TheFreeDictiionary.com defines a Rebuttable Presumption as:
A conclusion as to the existence or nonexistence of a fact that a judge or jury must draw when certain evidence has been introduced and admitted as true in a lawsuit but that can be contradicted by evidence to the contrary.
A rebuttable presumption can be overturned only if the evidence contradicting it is true and if a reasonable person of average intelligence could logically conclude from the evidence that the presumption is no longer valid.
Minnesota isn’t alone, of course, in this type of extended workers’ compensation coverage. A host of states have created rebuttable presumptions for frontline workers who contract Covid. Like Minnesota, employers in these states can rebut the presumption of coverage only if they can show that the employee’s job was not a direct cause of the disease.
Now, that doesn’t sound too difficult. Guilty until proven innocent has always been a highly successful strategy. A rebuttable presumption is essentially a foregone conclusion that is an assumption of employer responsibility. Only if the employer can disprove the accusation can they be “found innocent” of the charges before them.
We really must ask ourselves, how rebuttable is a presumption? How exactly can an employer prove a communicable disease did not infect a public-facing employee in the course of their job? It’s not as if the personal life of each employee is monitored and recorded, with all of their social contacts being tested and traced. Armed with essentially nothing, an employer faces an uphill battle disproving the negative of an automatic presumption.
This issue isn’t isolated to Covid, either. Politicians around the country have been creating rebuttable presumption legislation over a variety of issues for the first responders in their states. The presumptions put employers in the position of proving that many potentially unrelated issues were not caused by the job. In a world steeped in the mantra of “following the science,” we find that many of the presumptions being granted defy all known scientific disciplines.
Except for political science. That field of study explains much of what is going on regarding the growth of rebuttable presumptions.
In many cases, especially given the relatively light impact of the majority of Covid cases, it is probably easier and less expensive to just accept the claim and move forward.
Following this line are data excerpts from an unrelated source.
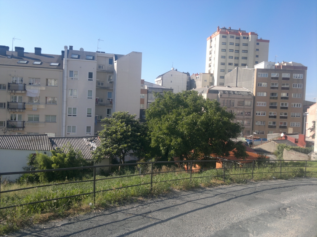 O Camiño do Pinar, na Coruña (Galiza).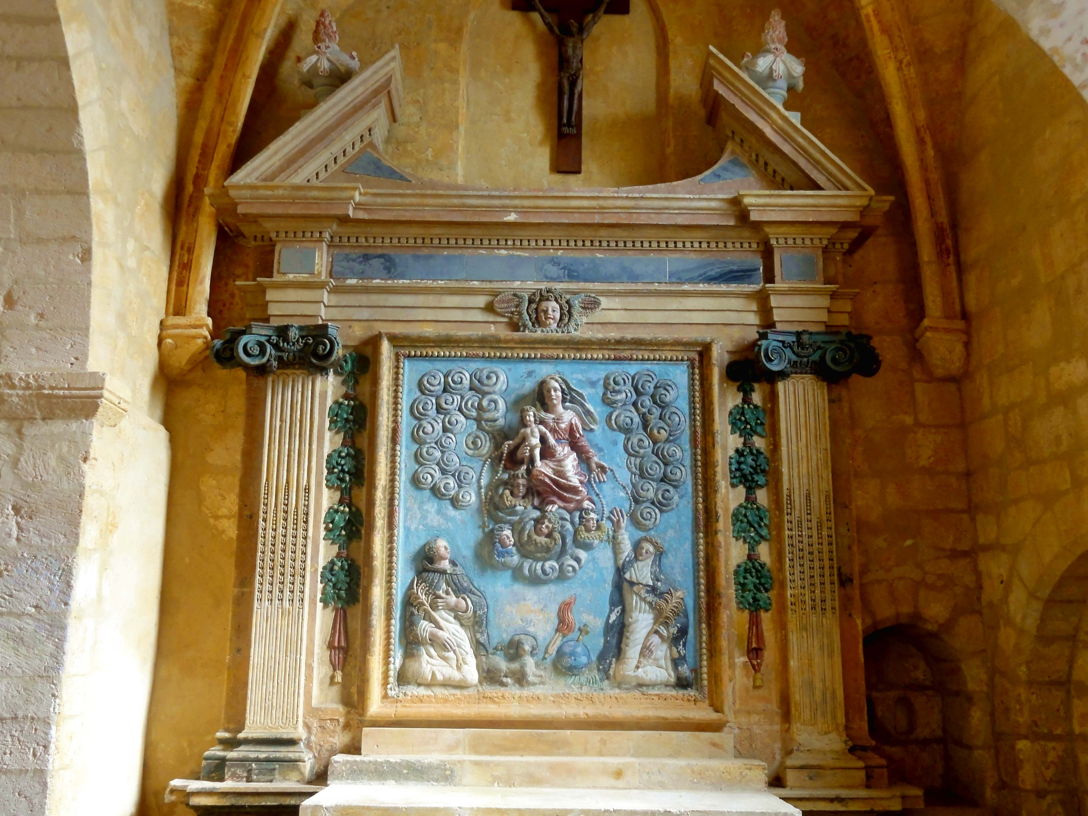 Croisillon sud, retable la Donation du Rosaire.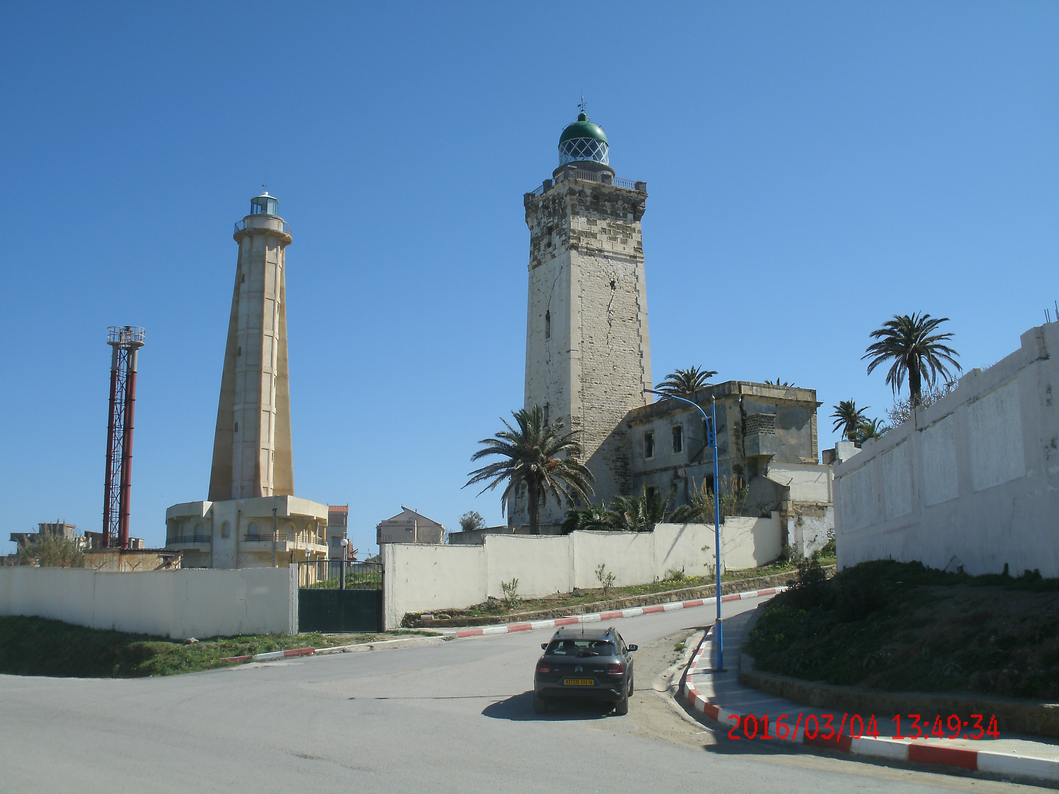 Les deux phares de cap Bengut à Dellys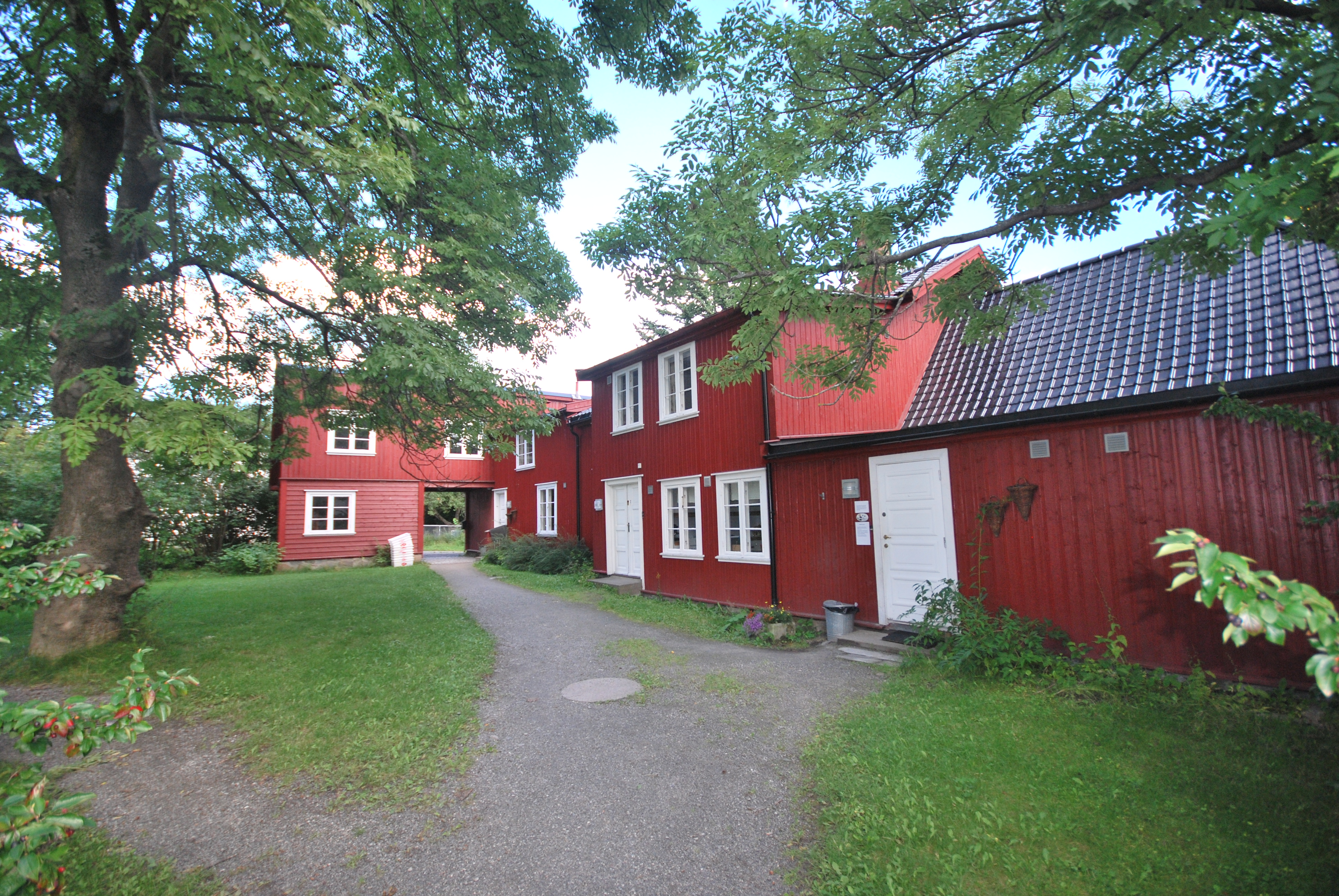 Bygning sannsynligvis fra Magdalenastiftelsen, i dage barnehage. Thulstrups gate 3, Lindern, Oslo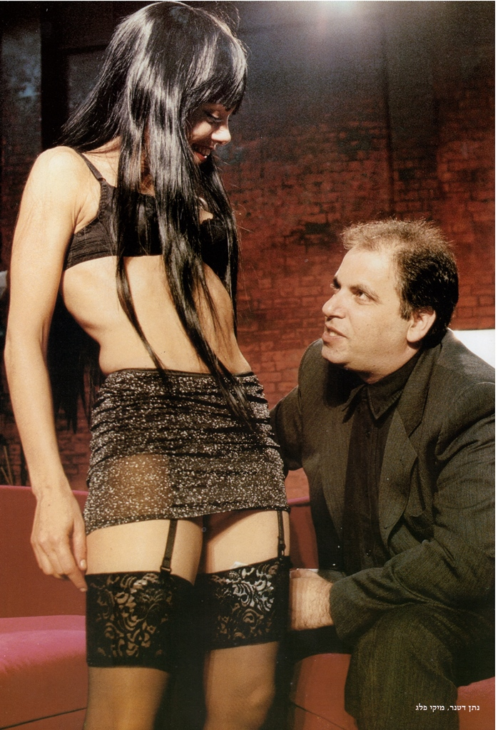 מיקי פלג-רוטשטיין בתפקיד אליס לצד נתן דטנר בהצגה "קרוב יותר"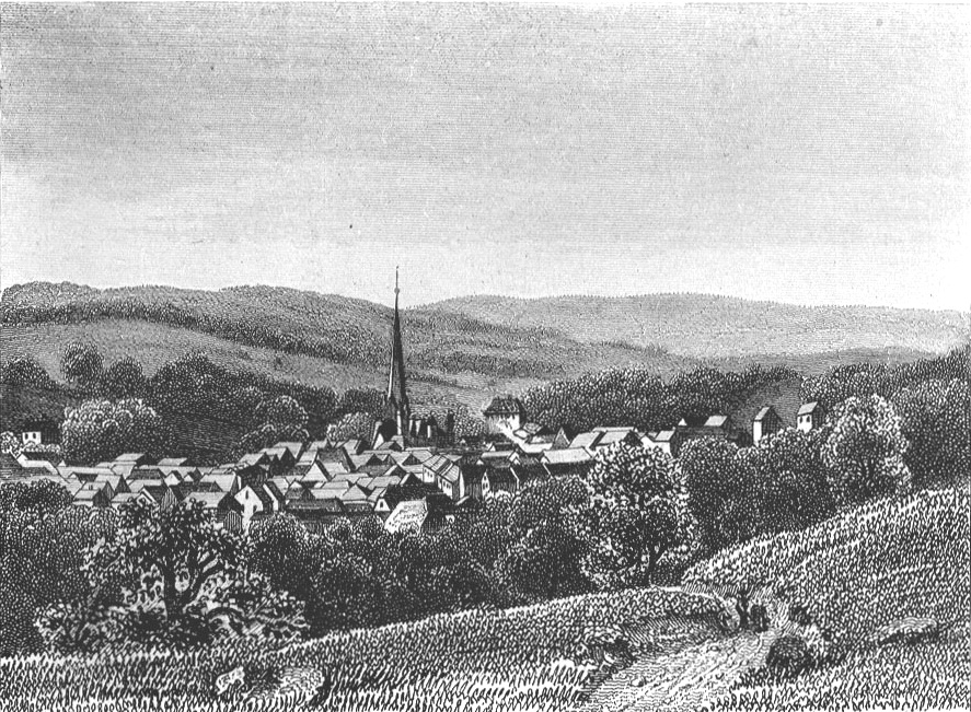 Schotten, 1849, Stahlstich auf Papier · schwarz-weiß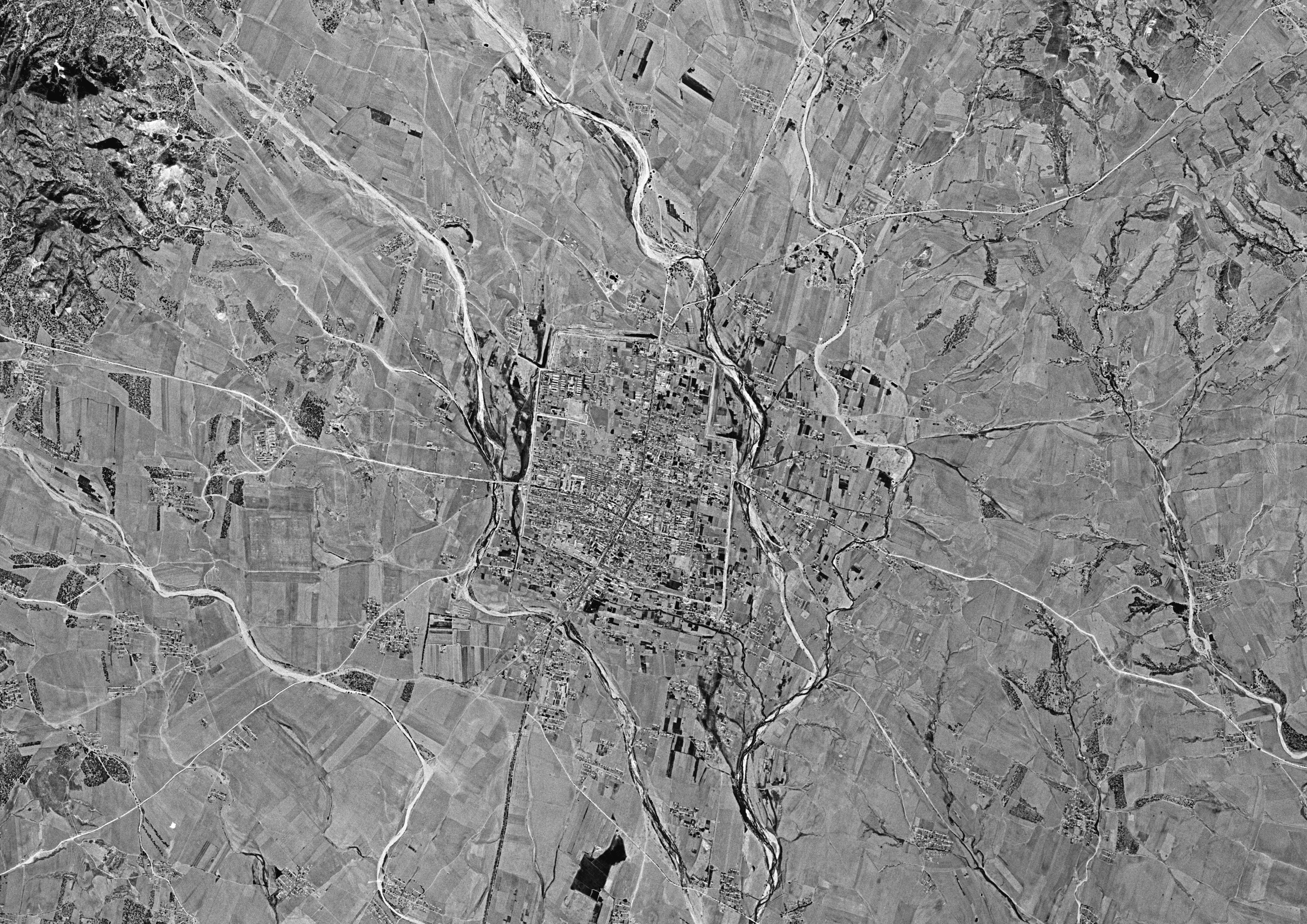 1972年5月原广宁城（时为北镇县城）及周边地区卫星影像。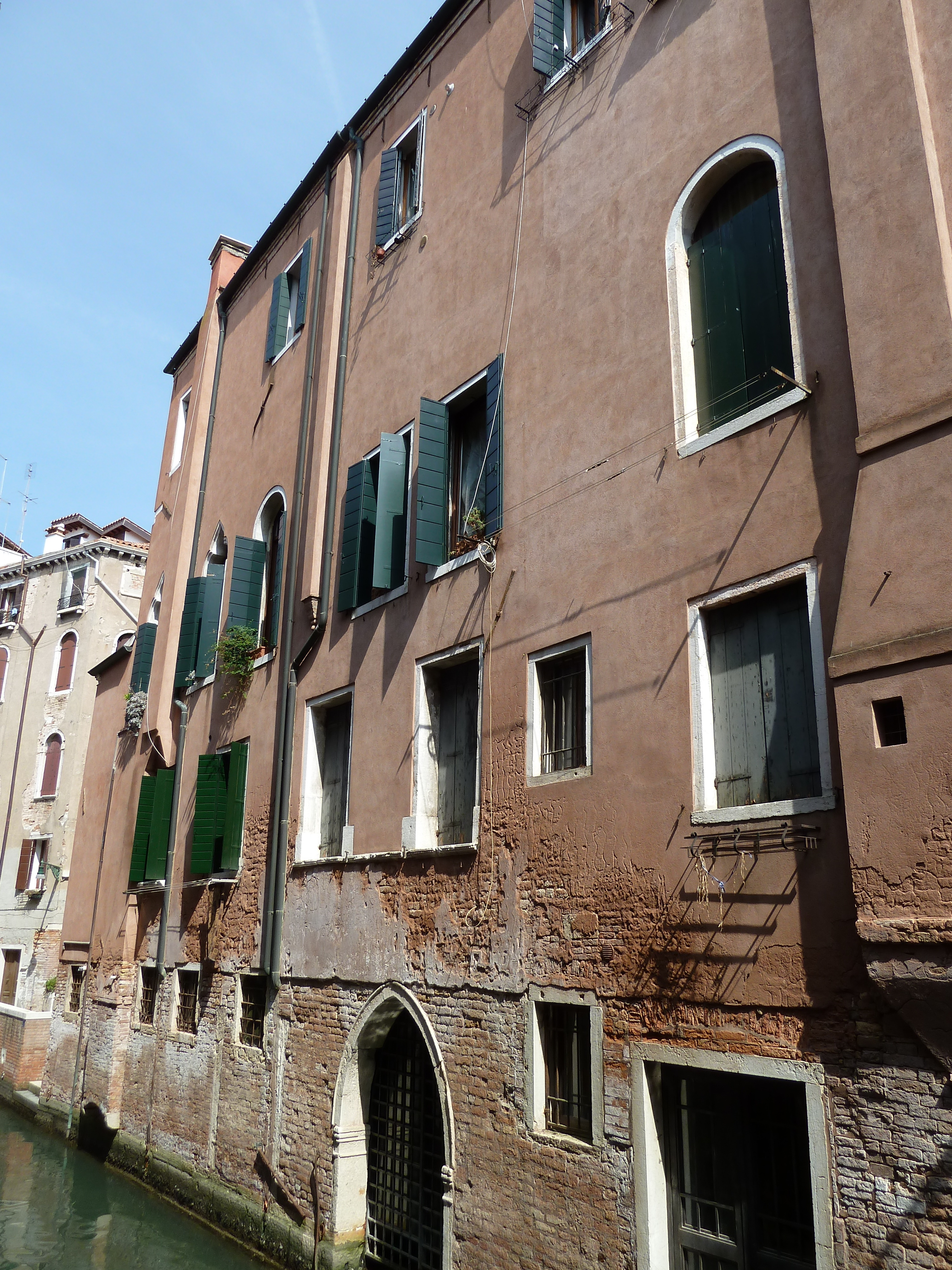 Pal querini dubois riello de le erbe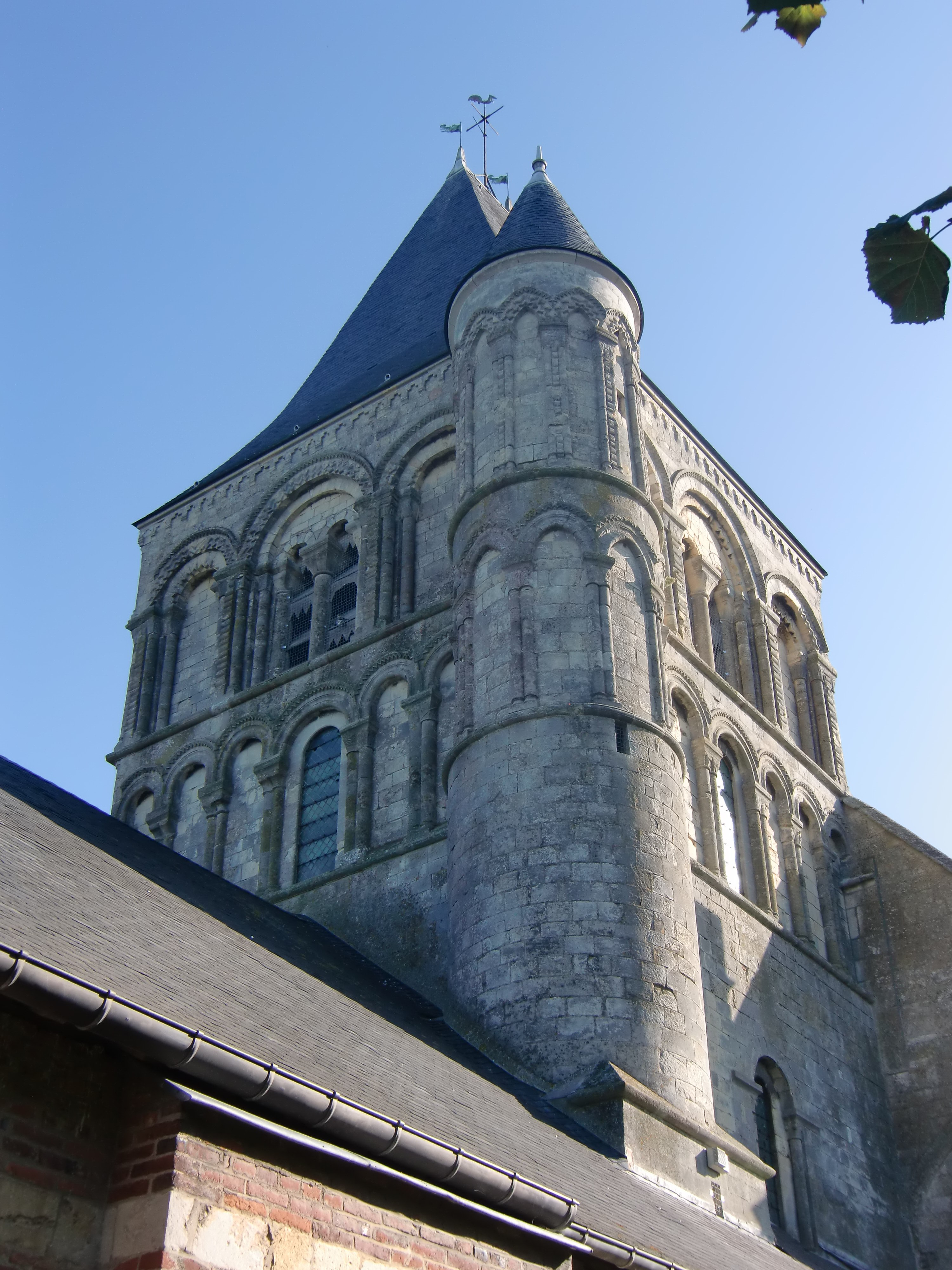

And that is probably the intention, to begin with.
Perhaps we need to take another look at the definition posited earlier: “A rebuttable presumption can be overturned only if the evidence contradicting it is true and if a reasonable person of average intelligence could logically conclude from the evidence that the presumption is no longer valid. “
The problem for employers is the lack of verifiable evidence in the face of broad assumptions. While some of the rebuttable presumption laws pertaining to specific cancers and cardiovascular conditions can be successfully countered by (non-political) science, in the case of common communicable diseases like Covid it is an essentially fruitless battle. It is pretty clear that while a “reasonable person of average intelligence” should be able to determine causation and compensability, it is obvious that few reasonable people of average intelligence were involved in the crafting of some of the presumption laws we now contend with.
At least that is the way reasonable people with average intelligence should view it.